Charles F. H. Johnson, Appellant, v. Lewis M. Isaacs and Harry Mack, Defendants, Impleaded with Stanley M. Isaacs, Respondent.
First Department,
March 8, 1912.
Libel — charge of conversion.
It is libelous per se to charge that the plaintiff with others received money for the account of another and wrongfully disposed of and converted the same to then own use.
Appeal by the plaintiff, Charles F. H. Johnson, from an order of the Supreme Court, made at the New York Special Term and entered in the office of the clerk of the county of New York on the 20th day of Hovember, 1911, granting the motion of the defendant Stanley M. Isaacs for judgment on the pleadings.

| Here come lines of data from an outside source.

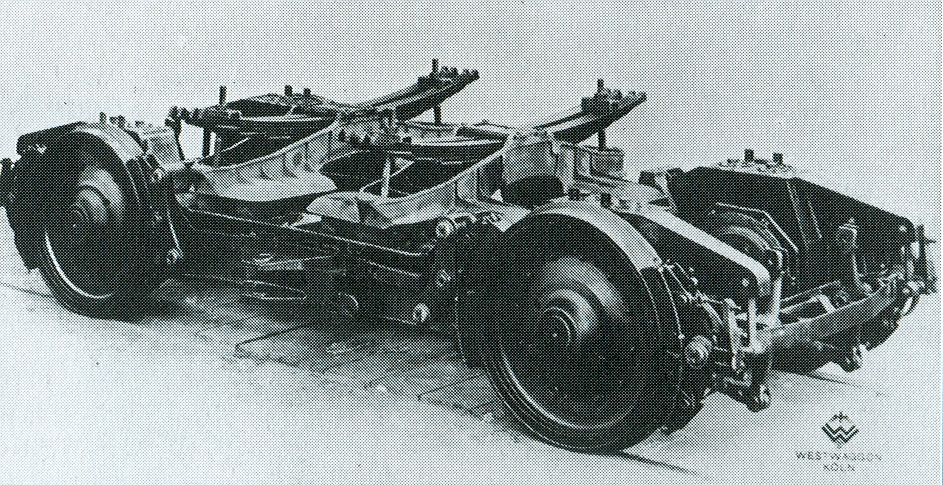 Jacobs-Drehgestell des SVT Kruckenberg auf einer Werksaufnahme von Westwaggon
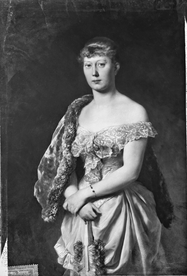 Sophie Marie Luise Amalie Josephine (Tochter des Prinzen von Baden), verheiratet mit Friedrich II. Herzog von Anhalt, Kniestück im 23. Lebensjahr
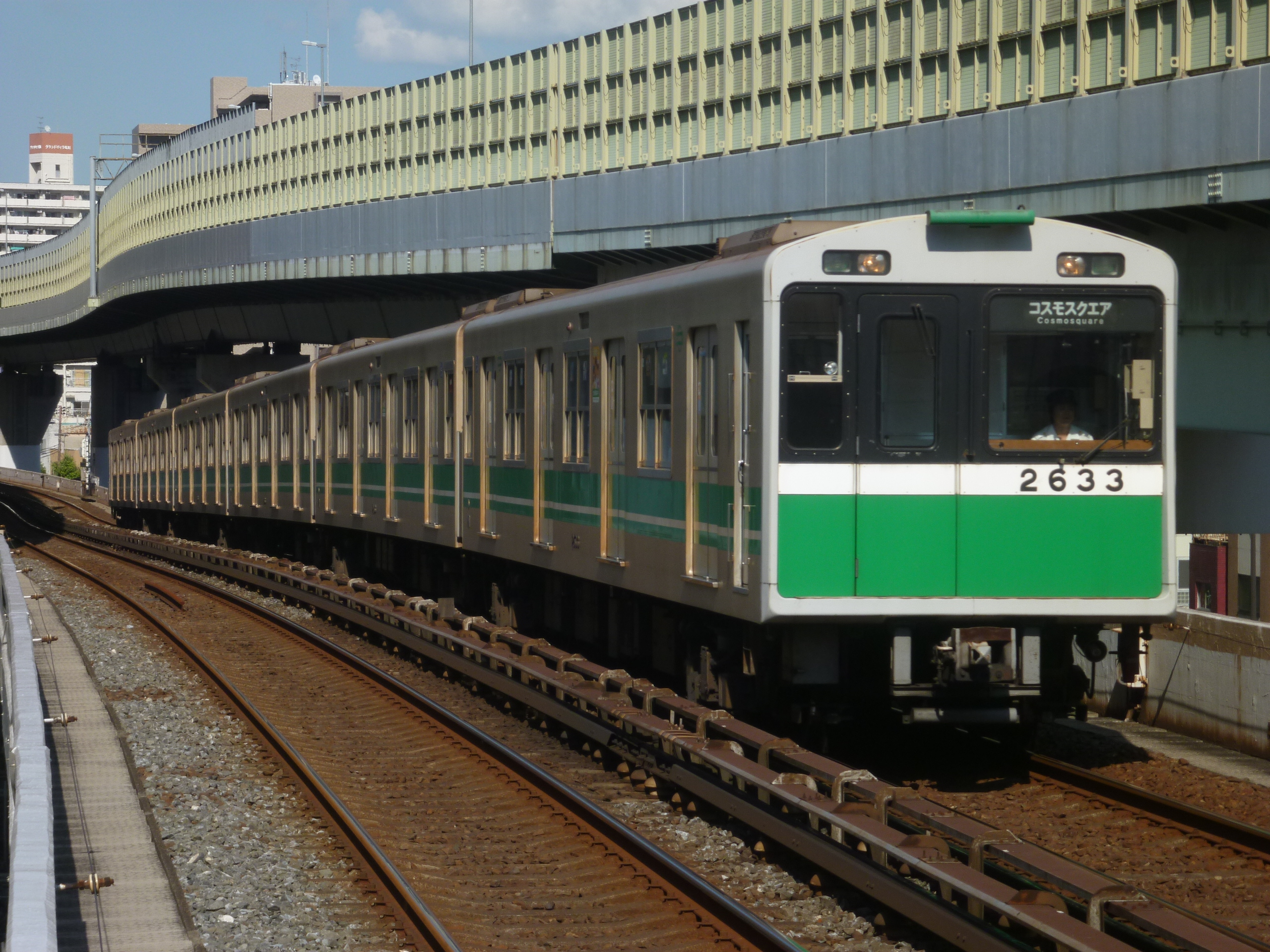 2012年8月20日、弁天町駅にて撮影。

John V. Judge [John T. Fenlon with him on the brief], for the appellant.
Leo G. Rosenblatt, for the respondent.
[MAJORITY — Miller, J.:]
Miller, J.:
The only point in this case is whether it is libelous to charge that the plaintiff and others received money for the account of another, and “wrongfully disposed and converted the same to their own use.” While it is quite true that a technical conversion may not involve moral turpitude, we think there can be no doubt that the average reader would understand the charge complained of to mean that an agent had appropriated his principal’s money to his own use, and it is so plain that such a charge is libelous per se that it is idle to examine the cases of technical conversion cited by the respondent.
The order should be reversed, with ten dollars costs and disbursements, and the motion denied, with ten dollars costs.
Ingraham, P. J., McLaughlin, Laughlin and Dowling, JJ., concurred.
Order reversed, with ten dollars costs and disbursements, and motion denied, with ten dollars costs.